These records contain pictures, which must be left out; copy exactly the lines from the one with "30.8 | 31.04 |" up to and including the one with "2011.0 | 1.151 |".

> _Data in this exercise_
· · · ·

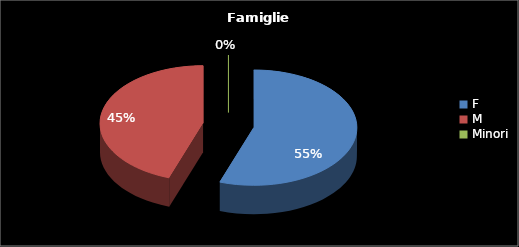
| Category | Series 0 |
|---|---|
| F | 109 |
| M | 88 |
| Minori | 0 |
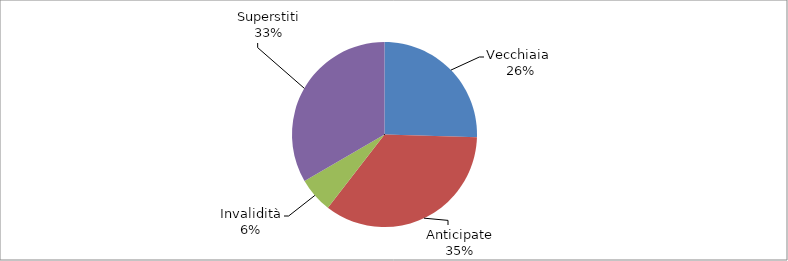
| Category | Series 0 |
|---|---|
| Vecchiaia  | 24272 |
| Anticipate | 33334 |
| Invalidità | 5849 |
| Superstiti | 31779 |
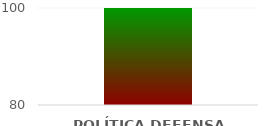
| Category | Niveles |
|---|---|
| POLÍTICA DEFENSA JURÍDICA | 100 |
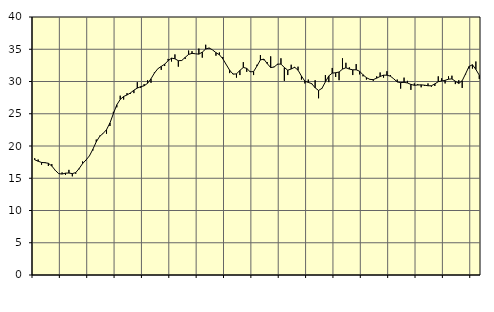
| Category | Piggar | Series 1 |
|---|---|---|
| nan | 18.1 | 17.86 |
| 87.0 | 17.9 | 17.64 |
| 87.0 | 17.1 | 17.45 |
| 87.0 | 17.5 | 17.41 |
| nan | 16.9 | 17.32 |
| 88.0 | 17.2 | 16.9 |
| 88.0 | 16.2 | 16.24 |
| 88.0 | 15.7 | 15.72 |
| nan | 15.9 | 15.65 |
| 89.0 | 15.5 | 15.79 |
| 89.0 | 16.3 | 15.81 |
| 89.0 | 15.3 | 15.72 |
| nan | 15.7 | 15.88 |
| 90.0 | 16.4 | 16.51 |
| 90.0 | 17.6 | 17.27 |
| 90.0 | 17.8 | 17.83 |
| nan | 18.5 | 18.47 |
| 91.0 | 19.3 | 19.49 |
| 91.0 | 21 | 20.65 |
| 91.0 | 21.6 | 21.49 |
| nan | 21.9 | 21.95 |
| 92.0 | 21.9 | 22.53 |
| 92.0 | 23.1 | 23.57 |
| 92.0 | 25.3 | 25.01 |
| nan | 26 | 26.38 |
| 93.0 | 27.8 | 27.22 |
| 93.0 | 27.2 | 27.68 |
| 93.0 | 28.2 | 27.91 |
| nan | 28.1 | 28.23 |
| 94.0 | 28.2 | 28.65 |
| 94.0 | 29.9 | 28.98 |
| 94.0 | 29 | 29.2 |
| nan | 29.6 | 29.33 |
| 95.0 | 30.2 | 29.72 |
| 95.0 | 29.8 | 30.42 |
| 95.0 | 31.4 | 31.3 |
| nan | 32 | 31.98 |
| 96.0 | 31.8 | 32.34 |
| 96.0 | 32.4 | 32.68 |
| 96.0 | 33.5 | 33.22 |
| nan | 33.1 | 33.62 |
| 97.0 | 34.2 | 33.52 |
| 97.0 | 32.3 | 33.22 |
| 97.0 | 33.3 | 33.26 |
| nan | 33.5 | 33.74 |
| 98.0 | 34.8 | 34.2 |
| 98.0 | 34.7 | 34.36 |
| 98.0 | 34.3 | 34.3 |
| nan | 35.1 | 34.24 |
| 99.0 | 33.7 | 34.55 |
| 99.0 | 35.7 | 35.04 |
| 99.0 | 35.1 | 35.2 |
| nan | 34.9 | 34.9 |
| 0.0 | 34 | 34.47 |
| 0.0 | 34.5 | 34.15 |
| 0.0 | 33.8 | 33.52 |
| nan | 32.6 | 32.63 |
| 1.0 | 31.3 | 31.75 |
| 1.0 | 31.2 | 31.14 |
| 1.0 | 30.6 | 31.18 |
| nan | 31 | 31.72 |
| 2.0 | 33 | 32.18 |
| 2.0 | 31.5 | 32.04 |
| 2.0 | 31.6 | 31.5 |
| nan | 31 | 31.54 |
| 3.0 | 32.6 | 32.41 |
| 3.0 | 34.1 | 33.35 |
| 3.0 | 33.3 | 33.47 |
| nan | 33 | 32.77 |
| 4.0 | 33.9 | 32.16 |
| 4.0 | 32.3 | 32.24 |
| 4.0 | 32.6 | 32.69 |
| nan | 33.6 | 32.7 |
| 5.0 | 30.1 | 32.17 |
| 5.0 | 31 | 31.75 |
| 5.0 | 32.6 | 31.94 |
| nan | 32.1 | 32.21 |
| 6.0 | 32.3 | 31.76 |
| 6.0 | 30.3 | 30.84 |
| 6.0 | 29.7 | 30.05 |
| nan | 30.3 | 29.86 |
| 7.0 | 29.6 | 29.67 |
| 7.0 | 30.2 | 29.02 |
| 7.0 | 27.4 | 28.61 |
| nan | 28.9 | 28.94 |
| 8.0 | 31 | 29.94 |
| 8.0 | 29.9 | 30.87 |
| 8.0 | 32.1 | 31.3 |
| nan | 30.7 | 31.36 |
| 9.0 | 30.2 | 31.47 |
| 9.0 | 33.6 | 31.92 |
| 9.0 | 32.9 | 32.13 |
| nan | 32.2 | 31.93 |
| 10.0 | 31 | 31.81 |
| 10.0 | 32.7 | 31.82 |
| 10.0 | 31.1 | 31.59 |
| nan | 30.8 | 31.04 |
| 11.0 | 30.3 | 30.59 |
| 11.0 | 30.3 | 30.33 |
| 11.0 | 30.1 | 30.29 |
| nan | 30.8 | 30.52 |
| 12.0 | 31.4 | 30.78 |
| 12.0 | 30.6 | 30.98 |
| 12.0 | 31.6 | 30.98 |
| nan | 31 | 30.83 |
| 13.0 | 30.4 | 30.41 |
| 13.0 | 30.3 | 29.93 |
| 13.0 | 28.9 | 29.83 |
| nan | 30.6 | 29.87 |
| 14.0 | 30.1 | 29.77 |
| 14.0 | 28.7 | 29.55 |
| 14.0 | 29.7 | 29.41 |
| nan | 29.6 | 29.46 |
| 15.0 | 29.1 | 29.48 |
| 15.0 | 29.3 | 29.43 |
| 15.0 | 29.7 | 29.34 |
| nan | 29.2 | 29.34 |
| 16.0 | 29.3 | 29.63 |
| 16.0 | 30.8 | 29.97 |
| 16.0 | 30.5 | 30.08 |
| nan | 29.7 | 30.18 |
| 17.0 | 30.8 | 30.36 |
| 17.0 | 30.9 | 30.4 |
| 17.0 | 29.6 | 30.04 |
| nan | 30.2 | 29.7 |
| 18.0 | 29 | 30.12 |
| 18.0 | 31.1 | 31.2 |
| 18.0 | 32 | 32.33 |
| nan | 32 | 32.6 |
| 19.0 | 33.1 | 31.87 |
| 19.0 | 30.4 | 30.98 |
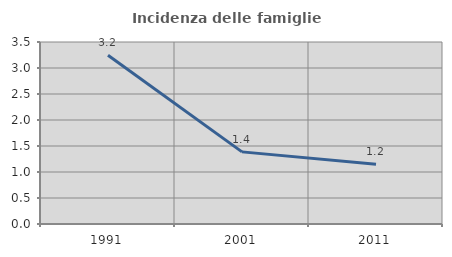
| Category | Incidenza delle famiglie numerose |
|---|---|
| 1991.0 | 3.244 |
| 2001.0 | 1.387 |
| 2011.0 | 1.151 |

· · · ·

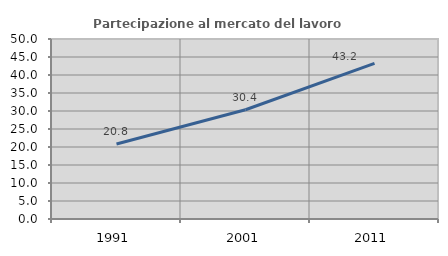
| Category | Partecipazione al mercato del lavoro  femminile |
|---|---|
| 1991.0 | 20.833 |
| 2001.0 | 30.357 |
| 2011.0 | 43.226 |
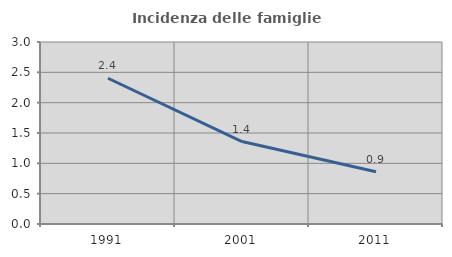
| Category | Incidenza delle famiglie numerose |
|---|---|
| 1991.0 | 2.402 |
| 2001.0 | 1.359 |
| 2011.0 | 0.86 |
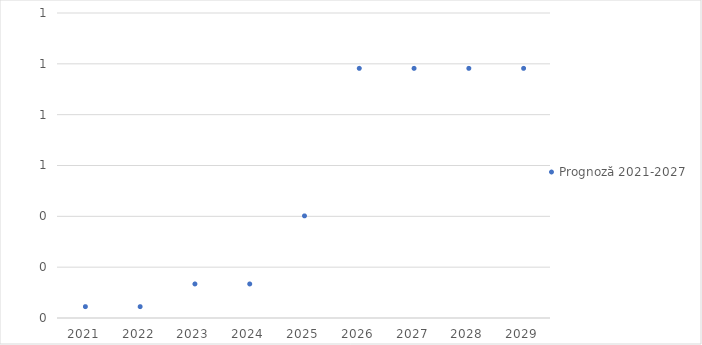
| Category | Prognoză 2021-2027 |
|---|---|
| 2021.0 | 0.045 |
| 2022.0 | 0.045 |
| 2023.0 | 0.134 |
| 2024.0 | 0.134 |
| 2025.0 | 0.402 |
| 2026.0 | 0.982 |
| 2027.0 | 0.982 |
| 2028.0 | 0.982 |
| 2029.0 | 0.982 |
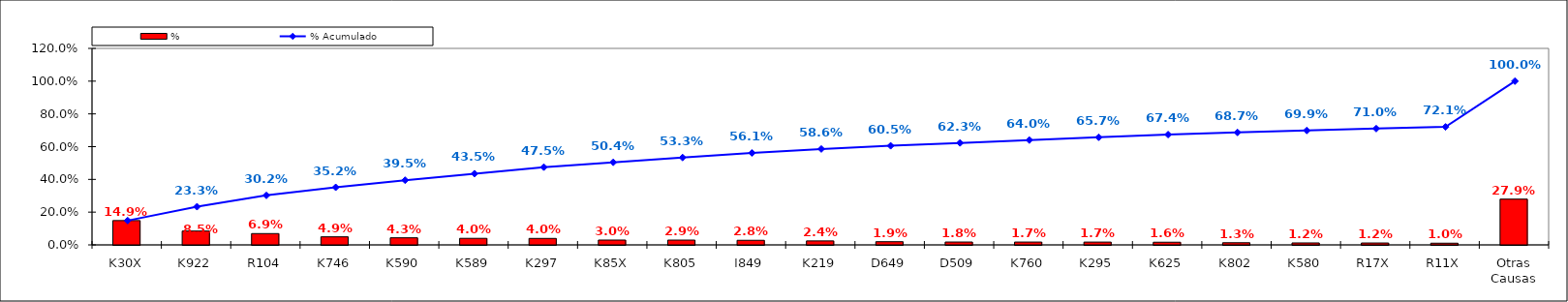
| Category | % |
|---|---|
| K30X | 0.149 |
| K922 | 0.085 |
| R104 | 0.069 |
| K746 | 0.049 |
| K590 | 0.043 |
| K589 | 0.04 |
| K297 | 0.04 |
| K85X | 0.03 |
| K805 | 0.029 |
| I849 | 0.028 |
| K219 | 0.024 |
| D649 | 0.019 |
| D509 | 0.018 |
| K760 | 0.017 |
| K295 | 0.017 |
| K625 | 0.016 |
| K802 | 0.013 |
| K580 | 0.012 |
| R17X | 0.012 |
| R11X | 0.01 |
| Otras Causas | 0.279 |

· · · ·

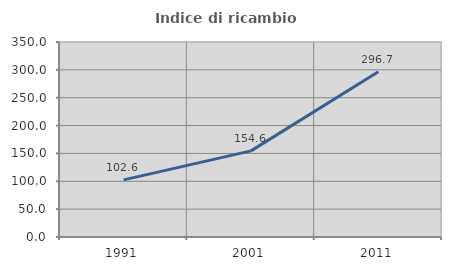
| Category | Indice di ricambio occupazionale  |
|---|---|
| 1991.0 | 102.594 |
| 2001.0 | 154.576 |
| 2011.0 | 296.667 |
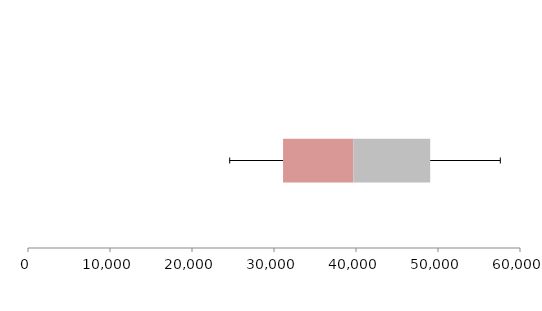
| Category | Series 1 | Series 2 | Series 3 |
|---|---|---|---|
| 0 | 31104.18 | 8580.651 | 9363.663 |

· · · ·

> _Answer space_
| nan | 30.8 | 31.04 |
| 11.0 | 30.3 | 30.59 |
| 11.0 | 30.3 | 30.33 |
| 11.0 | 30.1 | 30.29 |
| nan | 30.8 | 30.52 |
| 12.0 | 31.4 | 30.78 |
| 12.0 | 30.6 | 30.98 |
| 12.0 | 31.6 | 30.98 |
| nan | 31 | 30.83 |
| 13.0 | 30.4 | 30.41 |
| 13.0 | 30.3 | 29.93 |
| 13.0 | 28.9 | 29.83 |
| nan | 30.6 | 29.87 |
| 14.0 | 30.1 | 29.77 |
| 14.0 | 28.7 | 29.55 |
| 14.0 | 29.7 | 29.41 |
| nan | 29.6 | 29.46 |
| 15.0 | 29.1 | 29.48 |
| 15.0 | 29.3 | 29.43 |
| 15.0 | 29.7 | 29.34 |
| nan | 29.2 | 29.34 |
| 16.0 | 29.3 | 29.63 |
| 16.0 | 30.8 | 29.97 |
| 16.0 | 30.5 | 30.08 |
| nan | 29.7 | 30.18 |
| 17.0 | 30.8 | 30.36 |
| 17.0 | 30.9 | 30.4 |
| 17.0 | 29.6 | 30.04 |
| nan | 30.2 | 29.7 |
| 18.0 | 29 | 30.12 |
| 18.0 | 31.1 | 31.2 |
| 18.0 | 32 | 32.33 |
| nan | 32 | 32.6 |
| 19.0 | 33.1 | 31.87 |
| 19.0 | 30.4 | 30.98 |
| Category | Incidenza delle famiglie numerose |
|---|---|
| 1991.0 | 3.244 |
| 2001.0 | 1.387 |
| 2011.0 | 1.151 |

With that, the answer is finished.